The potential for the application of stem cells in clinical settings has had a profound effect on
the future of regenerative medicine. However, to be of greater therapeutic use, selection of
the most appropriate cell type, as well as optimisation of stem cell incorporation into the
damaged tissue is required. In adult skeletal muscle, satellite cells are the primary stem cell
population which mediate postnatal muscle growth. Following injury or in diseased
conditions, these cells are activated and recruited for new muscle formation. In contrast, the
potential of resident adult stem cell incorporation into the myocardium has been challenged
and the response of cardiac tissue, especially to ischaemic injury, is scar formation.
Following muscle damage, various growth factors and cytokines are released in the afflicted
area which influences the recruitment and incorporation of stem cells into the injured tissue.
Transforming Growth Factor-β (TGF-β) is a member of the TGF-β-superfamily of cytokines and
has at least three isoforms, TGF-β1, -β2, and -β3, which play essential roles in the regulation
of cell growth and regeneration following activation and stimulation of receptor-signalling
pathways. By improving the understanding of how TGF-β affects these processes, it is
possible to gain insight into how the intercellular environment can be manipulated to improve
stem cell-mediated repair following muscle injury. Therefore, the main aims of this thesis
were to determine the effect of the three TGF-β isoforms on proliferation, differentiation,
migration and fusion of muscle progenitor cells (skeletal and cardiac) and relate this to
possible improved mechanisms for muscle repair.
The effect of short- and long-term treatment with all three TGF-β isoforms were investigated
on muscle progenitor cell proliferation and differentiation using the C2C12 skeletal muscle
satellite and P19 multipotent embryonal carcinoma cell-lineages as in vitro model systems.
Cells were treated with 5 ng/mℓ TGF-β isoforms unless where stated otherwise. In C2C12
cells, proliferating cell nuclear antigen (PCNA) expression and localisation were analysed, and
together with total nuclear counts, used to assess the effect of TGF-β on myoblast
proliferation (Chapter 5). The myogenic regulatory factors MyoD and myogenin, and structural
protein myosin heavy chain (MHC) were used as protein markers to assess early and terminal
differentiation, respectively. To establish possible mechanisms by which TGF-β isoforms
regulate differentiation, further analysis included determination of MyoD localisation and the
rate of MyoD degradation in C2C12 cells. To assess the effect of TGF-β isoforms on P19 cell differentiation, protein expression levels of
connexin-43 and MHC were analysed, together with the determination of embryoid body
numbers in differentiating P19 cells (Chapter 6). Furthermore, assays were developed to
analyse the effect of TGF-β isoforms on both C2C12 and P19 cell migration (Chapter 7), as
well as fusion of C2C12 cells (Chapter 8).

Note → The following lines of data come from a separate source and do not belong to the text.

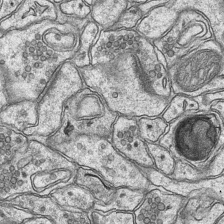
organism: Mouse
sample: CA1 Hippocampus
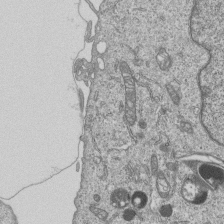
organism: Human
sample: MDA-MB-231 cells
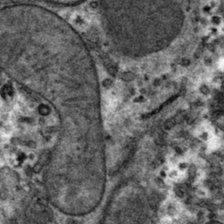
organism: Mouse
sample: Mouse hepatocytes

Whereas all three isoforms of TGF-β significantly increased proliferation of C2C12 cells,
differentiation results, however, indicated that especially following long-term incubation,
TGF-β isoforms delayed both early and terminal differentiation of C2C12 cells into myotubes.

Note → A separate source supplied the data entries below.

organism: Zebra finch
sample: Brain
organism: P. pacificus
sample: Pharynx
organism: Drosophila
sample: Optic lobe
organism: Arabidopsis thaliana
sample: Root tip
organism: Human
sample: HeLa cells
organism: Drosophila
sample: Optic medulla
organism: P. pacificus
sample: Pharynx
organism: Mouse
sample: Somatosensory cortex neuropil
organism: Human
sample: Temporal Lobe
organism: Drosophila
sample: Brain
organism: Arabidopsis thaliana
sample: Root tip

Similarly, myocyte migration and fusion were also negatively regulated following TGF-β
treatment. In the P19 cell-lineage, results demonstrated that isoform-specific treatment with
TGF-β1 could potentially enhance differentiation. Further research is however required in this
area, especially since migration was greatly reduced in these cells.
Taken together, results demonstrated variable effects following TGF-β treatment depending
on the cell type and the duration of TGF-β application. Circulating and/or treatment
concentrations of this growth factor could therefore be manipulated depending on the area of
injury to improve regenerative processes. Alternatively, when selecting appropriate stem or
progenitor cells for therapeutic application, the effect of the immediate environment and
subsequent interaction between the two should be taken into consideration for optimal
beneficial results.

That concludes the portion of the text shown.